Many marriages fall apart, some quickly, some over a long period of time. In most cases, the couple will divorce; in some instances, an annulment -- a court order that in essence states the marriage never took place -- may be sought instead. Legal annulments are not common. All states have their own laws governing grounds for annulments, including Kansas.
Duration of Marriage
In marriages of short duration, where little has yet occurred to cloud the legal waters, an annulment may be the route of choice. Annulments can also take place in longer-term marriages if both parties agree and there are no complex issues to resolve.
Reasons for Annulment
According to Kansas state statutes, an annulment typically is granted for one of two basic reasons: If the marriage is considered void -- for instance, if a person unknowingly marries a first cousin -- or if fraud by one spouse convinced the other to marry him or her. A lack of knowledge of pertinent issues, such as one spouse being a felon, also can be grounds to request an annulment.
Issues to Be Settled
Many of the same issues as a divorce must be settled in an annulment, although they are usually less complicated because the marriage is shorter in term.
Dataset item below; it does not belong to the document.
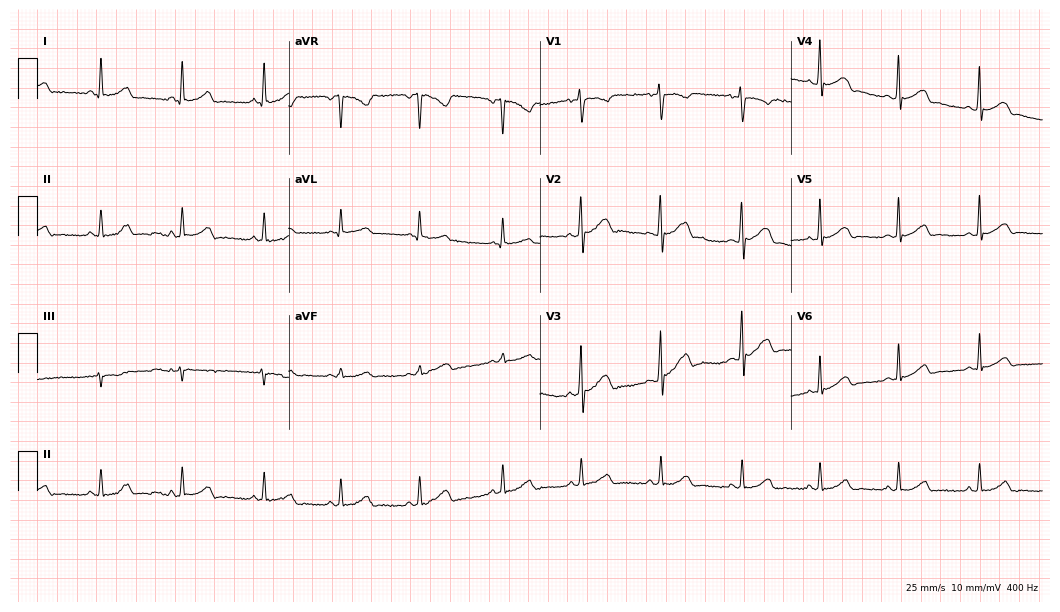
ECG — a 17-year-old woman. Labelled as a normal ECG.

These issues can include child support and custody; whether a spouse is entitled to alimony; who assumes what debt; and who gets what part of the personal property. In an annulment, these matters usually -- but not always -- are agreed upon by the parties amicably, with nothing contested.
Petitioning for an Annulment
To get the annulment process moving in court, one of the spouses must file a petition stating the grounds. The other spouse may in turn file an answer stating he accepts the petition -- or he may file a counterclaim stating the annulment request should be rejected.
After an annulment is granted, both former spouses have the right to remarry.